2 “Irreversible electrostatic deposition of Prussian blue from colloidal solutions” Regina Cisternas, Eduardo Muñoz, Rodrigo Henríquez, Ricardo Córdova, Heike Kahlert, Ulrich Hasse, Fritz Scholz, Journal of Solid State Electrochemistry 15, 11-12 (2011) 2461-2468
Abstract: Prussian blue (PB) can be deposited from colloidal solutions (5.4 × 10−3 molPB L-1, 0.01 mol L-1KNO3) on glassy carbon, either by potential cycling or potentiostatically, provided that the deposition potential is more positive than −0.2 V vs. Hg/Hg2Cl2. Depending on the deposition potential, the PB particles form either a single layer of Everitt’s salt, of PB, or multilayers of Berlin green. Also depending on the electrode potential, the deposition was accompanied by currents which were either only of capacitive nature, or represent the sum of capacitive and faradaic currents. The currents were always limited by the diffusion of the colloidal particles to the electrode surface, i.e., they obeyed the Cottrell equation. The PB layers were characterized by in situ atomic force microscopy.

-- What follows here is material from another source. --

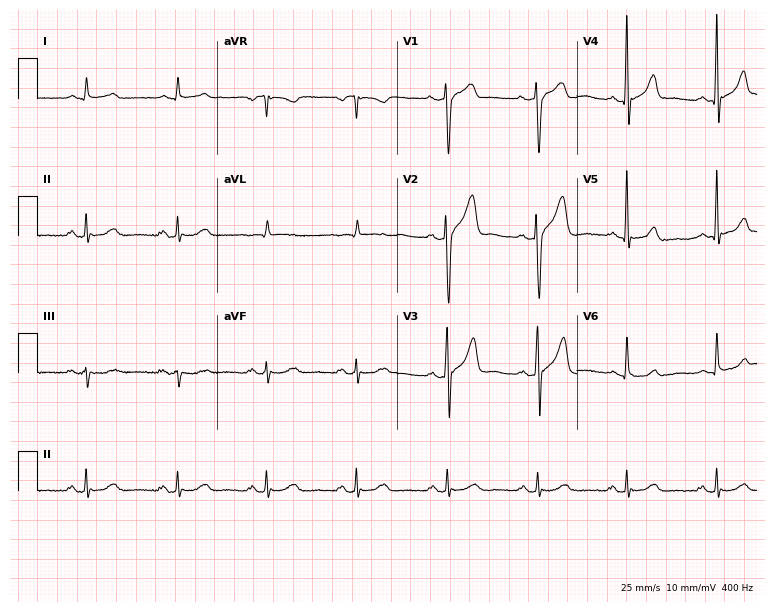
Standard 12-lead ECG recorded from a man, 60 years old. Read as a normal ECG.

1 “Characterization of natural tetrahedrite/aqueous solutions system by electrochemical techniques” Paula Grez, Ricardo Schrebler, Rodrigo Henríquez, Regina Cisternas, Marcos Orellana, Ricardo Córdova, Journal of Electroanalytical Chemistry 628, 1-2 (2009) 134-143
Abstract: The electrochemical behavior of the natural tetrahedrite in quiescent solutions covering a wide pH range was investigated using cyclic voltammetry (CV), open circuit potential (OCP), stationary polarization (SP) and electrochemical impedance spectroscopy (EIS) techniques. During the electrooxidation, the following processes might occur: (i) a redox internal process through which Cu(I) ions, present in the mineral tetrahedrite structure, are oxidized to Cu(II) ions, the possible mechanism for this process would be a hopping electron diffusion, (ii) the formation of a surface copper-depleted polysulfide film together with a release of Cu(I) from the mineral structure, and (iii) the Cu(I) ions freed from the tetrahedrite structure, according to pH solution and potential applied to the interface electrode/solution, can evolve to cupric ion or oxygen-containing Cu(II) species (oxo–hydroxo compounds). When the formation of oxo–hydroxo compounds takes place, the surface film becomes more complex but the electrode surface does not become fully passive possibly due to an irregular arrangement of its constituent species. During the electroreduction of tetrahedrite, the release of sulfur occurs and the consequent formation of Cu2S and antimony sulfurs with different stoichiometry would take place.